For starters, the Cubs are trying to create an impression that Sun-Times beat writer Gordon Wittenmyer got the story wrong when he reported the grounds crew was shorthanded that ridiculous night due in part to a cutback in hours resulting from an effort to evade paying health benefits per Obamacare.
For finishers, the incident is a reminder that Cubbie Occurences don't happen because the team was once cursed by the owner of a goat, but because the team has been cursed by the worst succession of owners in global sports history except maybe some hapless squad of gladiators in Roman times that I don't know about; only the meshing of this clownish history with the magic of Wrigley Field has saved the franchise (or doomed it to perpetual misery, depending on how you look at it), which is ironic because each bunch of hacks running the place have neglected that chief asset at best and tried to destroy it at worst, though it's the only thing filling their pockets with gold.
Let's take a look.
First, watch this MLB.com video and listen to an astounded Jon Miller describing the scene.

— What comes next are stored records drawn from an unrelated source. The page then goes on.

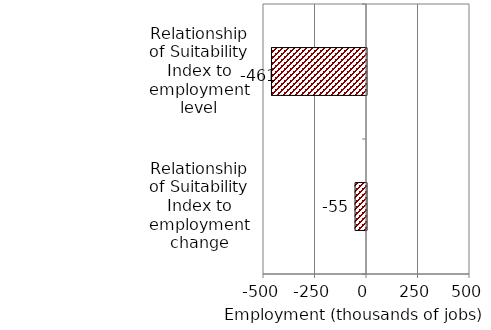
| Category | Series 0 |
|---|---|
| Relationship of Suitability Index to employment change | -55.49 |
| Relationship of Suitability Index to employment level | -461.3 |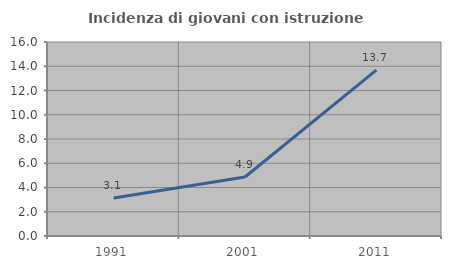
| Category | Incidenza di giovani con istruzione universitaria |
|---|---|
| 1991.0 | 3.141 |
| 2001.0 | 4.867 |
| 2011.0 | 13.684 |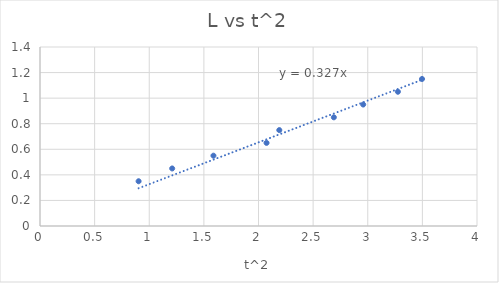
| Category | L |
|---|---|
| 3.4969000000000006 | 1.15 |
| 3.2761 | 1.05 |
| 2.9583999999999997 | 0.95 |
| 2.6895999999999995 | 0.85 |
| 2.1904 | 0.75 |
| 2.0736 | 0.65 |
| 1.5876000000000001 | 0.55 |
| 1.2100000000000002 | 0.45 |
| 0.9025 | 0.35 |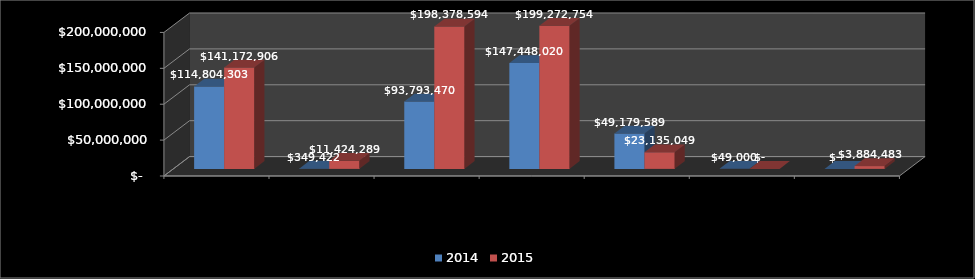
| Category | 2014 | 2015 |
|---|---|---|
| ADJUDICACION DIRECTA  | 114804303 | 141172906 |
| INVITACION A TRES PERSONAS  | 349422 | 11424289 |
| LICITACION PUBLICA INTERNACIONAL  | 93793470 | 198378594 |
| LICITACION PUBLICA NACIONAL  | 147448020 | 199272754 |
| EXCEPCIÓN DE LICITACIÓN | 49179589 | 23135049 |
| CONTRATO MARCO | 49000 | 0 |
| EXCEPCION A UNA INVITACION A CUANDO MENOS TRES PERSONAS  | 0 | 3884483 |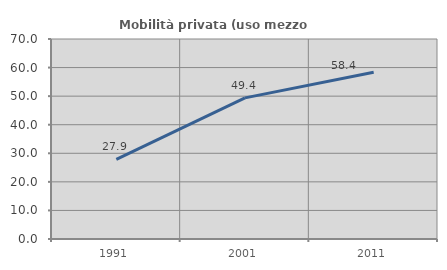
| Category | Mobilità privata (uso mezzo privato) |
|---|---|
| 1991.0 | 27.886 |
| 2001.0 | 49.396 |
| 2011.0 | 58.354 |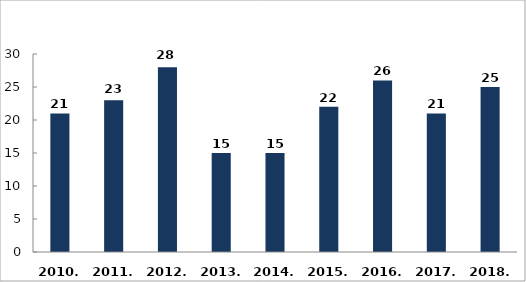
| Category | Meghalt személyek száma (fő) |
|---|---|
| 2010. év | 21 |
| 2011. év | 23 |
| 2012. év | 28 |
| 2013. év | 15 |
| 2014. év | 15 |
| 2015. év | 22 |
| 2016. év | 26 |
| 2017. év | 21 |
| 2018. év | 25 |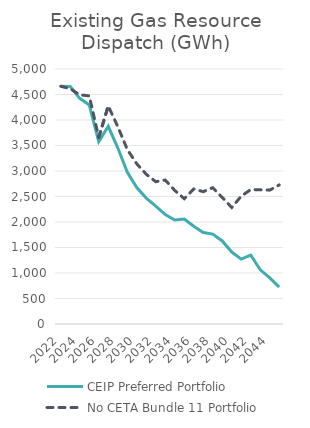
| Category | CEIP Preferred Portfolio | No CETA Bundle 11 Portfolio |
|---|---|---|
| 2022.0 | 4660.646 | 4661.619 |
| 2023.0 | 4657.102 | 4612.385 |
| 2024.0 | 4424.918 | 4493.409 |
| 2025.0 | 4295.606 | 4473.536 |
| 2026.0 | 3573.424 | 3659.132 |
| 2027.0 | 3876.658 | 4275.454 |
| 2028.0 | 3454.471 | 3871.794 |
| 2029.0 | 2979.715 | 3424.392 |
| 2030.0 | 2675.784 | 3140.824 |
| 2031.0 | 2469.082 | 2936.095 |
| 2032.0 | 2313.126 | 2790.752 |
| 2033.0 | 2145.035 | 2822.415 |
| 2034.0 | 2040.25 | 2618.892 |
| 2035.0 | 2059.754 | 2456.71 |
| 2036.0 | 1915.677 | 2648.22 |
| 2037.0 | 1793.037 | 2594.779 |
| 2038.0 | 1762.685 | 2672.833 |
| 2039.0 | 1629.109 | 2481.751 |
| 2040.0 | 1411.143 | 2283.745 |
| 2041.0 | 1272.93 | 2507.566 |
| 2042.0 | 1352.558 | 2635.342 |
| 2043.0 | 1063.456 | 2630.748 |
| 2044.0 | 902.595 | 2624.806 |
| 2045.0 | 721.576 | 2727.497 |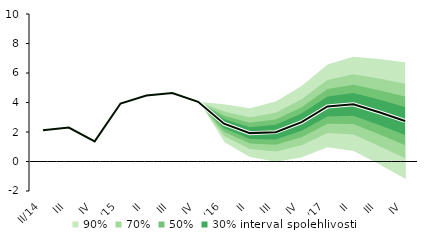
| Category | linka | Centerline |
|---|---|---|
| II/14 | 2.118 | 2.118 |
| III | 2.303 | 2.303 |
| IV | 1.363 | 1.363 |
| I/15 | 3.934 | 3.934 |
| II | 4.472 | 4.472 |
| III | 4.638 | 4.638 |
| IV | 4.05 | 4.05 |
| I/16 | 2.561 | 2.561 |
| II | 1.924 | 1.924 |
| III | 1.991 | 1.991 |
| IV | 2.663 | 2.663 |
| I/17 | 3.732 | 3.732 |
| II | 3.874 | 3.874 |
| III | 3.339 | 3.339 |
| IV | 2.748 | 2.748 |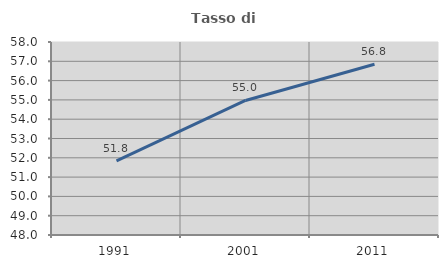
| Category | Tasso di occupazione   |
|---|---|
| 1991.0 | 51.843 |
| 2001.0 | 54.972 |
| 2011.0 | 56.845 |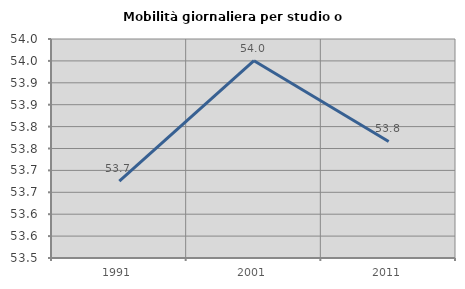
| Category | Mobilità giornaliera per studio o lavoro |
|---|---|
| 1991.0 | 53.676 |
| 2001.0 | 53.95 |
| 2011.0 | 53.766 |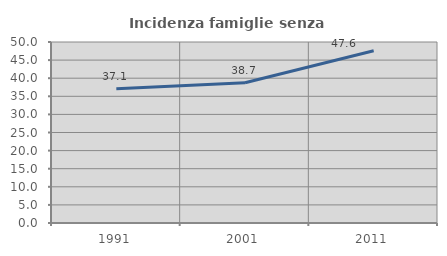
| Category | Incidenza famiglie senza nuclei |
|---|---|
| 1991.0 | 37.12 |
| 2001.0 | 38.743 |
| 2011.0 | 47.591 |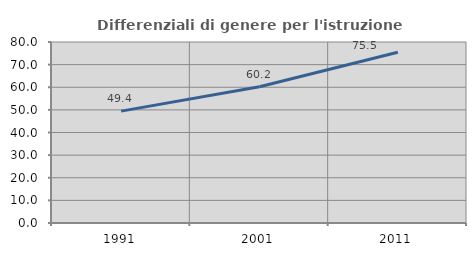
| Category | Differenziali di genere per l'istruzione superiore |
|---|---|
| 1991.0 | 49.438 |
| 2001.0 | 60.219 |
| 2011.0 | 75.471 |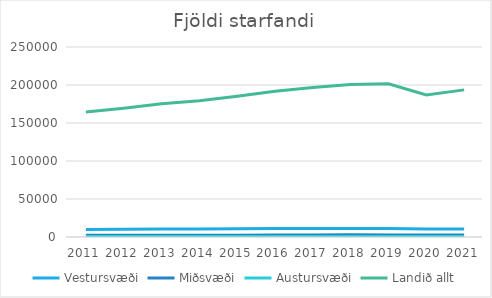
| Category | Vestursvæði | Miðsvæði | Austursvæði | Landið allt |
|---|---|---|---|---|
| 2011.0 | 9753.667 | 2243.667 | 595.667 | 164445.583 |
| 2012.0 | 10152.167 | 2228 | 608.417 | 169434.083 |
| 2013.0 | 10500.25 | 2268.333 | 621.167 | 175288.75 |
| 2014.0 | 10517.25 | 2283.583 | 605.333 | 179222.833 |
| 2015.0 | 10781.167 | 2363.417 | 614.25 | 185336.667 |
| 2016.0 | 11111.167 | 2482 | 604 | 191828.333 |
| 2017.0 | 11344.75 | 2711.25 | 604.583 | 196592 |
| 2018.0 | 11222 | 2884.333 | 613 | 200569.5 |
| 2019.0 | 11106 | 2573 | 598 | 201687.333 |
| 2020.0 | 10512 | 2766 | 619.75 | 186855.737 |
| 2021.0 | 10683.667 | 2660 | 641.417 | 193584 |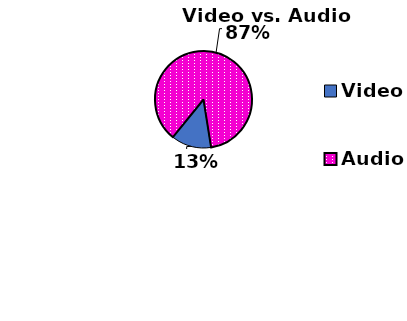
| Category | Series 0 |
|---|---|
| Video | 127 |
| Audio | 825 |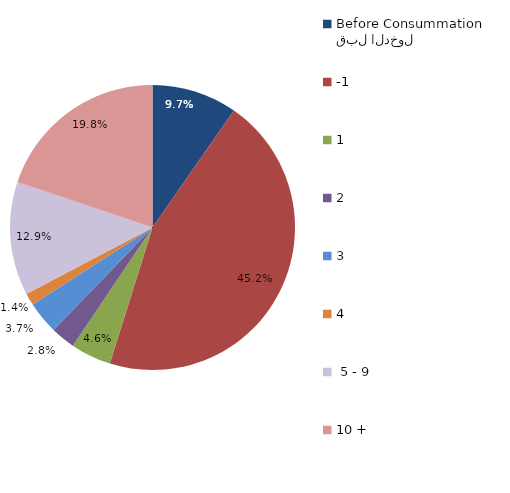
| Category | Series 0 |
|---|---|
| قبل الدخول
Before Consummation | 9.677 |
| -1 | 45.161 |
| 1 | 4.608 |
| 2 | 2.765 |
| 3 | 3.687 |
| 4 | 1.382 |
|  5 - 9 | 12.903 |
| 10 + | 19.816 |

Now, for good measure, a Sun-Times video featuring ticket-buying fans chanting "Pull! Pull! Pull!"
And now, the whole thing put to the Cubs theme song.
The conundrum for the umpires was that once the rain stopped and it was time to resume the game, the field had been rendered unplayable by the screw-up, but in order to declare the game suspended until the next day, the screw-up had to be due to a mechanical failure; the rulebook doesn't allow for a cheaped-out grounds crew. The opposing Giants, in a playoff race, were livid and appealed to MLB. No one ever wins these appeals - at least no one has won an appeal since 1986. Until now. Somehow, the commissioner's office found a right to not be negatively impacted by Kubs Kulture in the game's statutes, sort of like how the U.S. Supreme Court found a right to privacy in the Constitution when it decided Roe v. Wade. (It's a joke, people.)
I'm not sure which is weirder - that MLB granted the appeal or that the Cubs came back to win the suspended game too. That's the Cubs - even when they win it doesn't feel good.
But that wasn't the end of the story. It turns out one of my tweets that night wasn't that far off.
What I got wrong was that the Cubs weren't being miserly about the tarp, but about the grounds crew.
"Add the Affordable Care Act - or, specifically, the big-business Cubs' response to it - to the causes behind Tuesday night's tarp fiasco and rare successful protest by the San Francisco Giants," Wittenmyer reported two days after the incident.
"The staffing issues that hamstrung the grounds crew Tuesday during a mad dash with the tarp under a sudden rainstorm were created in part by a wide-ranging reorganization last winter of game-day personnel, job descriptions and work limits designed to keep the seasonal workers - including much of the grounds crew - under 130 hours per month, according to numerous sources with direct knowledge.
"That's the full-time worker definition under 'Obamacare,' which requires employer-provided healthcare benefits for 'big businesses' such as a major league team."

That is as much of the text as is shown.